その言葉に、アイは不思議な安心感を覚えた。

「はい、わかりました。精一杯頑張ります」

アイの返事に、アカネも声をかけた。

「アイさん、私も協力するからね!一緒にがんばろう!」

「通常業務は俺が進めておくから安心して」

タツヤも珍しく前向きな様子で言った。

アイは感謝の気持ちを込めて頷いた。

(皆さんの期待に応えなければ)

そう心に誓いながら、アイは自分のデスクに向かった。

(私はこの前の私じゃない)

アイは自分に何度も言い聞かせた。


翌日、アイはアカネに声をかけた。

「アカネさん、少しお話しできますか?」

「もちろん!どうしたの?」

2人は休憩室に向かった。

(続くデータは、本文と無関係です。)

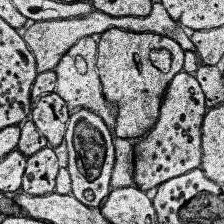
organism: Human
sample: Temporal Lobe

コーヒーを飲みながら、アカネが尋ねる。

「何か悩みごと?」

この前の食事会以降、アイとアカネの仲はさらに深くなって、アカネはよりフランクに話すようになっていた。
アイは少し躊躇いながら口を開いた。

「実は…人間の感情についてもっと詳しく知りたいんです。特に…その…恋愛感情について…」

アカネは少し驚いた表情を見せたが、すぐに笑顔になった。

「へぇ、アイさんも恋愛に興味が出てきたの?」

「セールスライティングを成功させるためにも、人間の感情をより深く理解する必要があると思って」

アカネは少し考え込んでから、話し始めた。

「恋愛感情ってね、相手のことを考えるだけで胸がドキドキしたり、一緒にいるとすごく幸せな気分になったりするかな」

アイは熱心に聞き入っている。

「ドキドキ…幸せ…」

「そう、でも時には切なくなったり、嫉妬を感じたりすることもあるわ」

「嫉妬…それはどんな感情ですか?」

アカネは言葉を選びながら答えた。

「えーっと、好きな人が他の人と仲良くしているのを見て、胸が締めつけられるような苦しい感じかな」

(先輩のことも…)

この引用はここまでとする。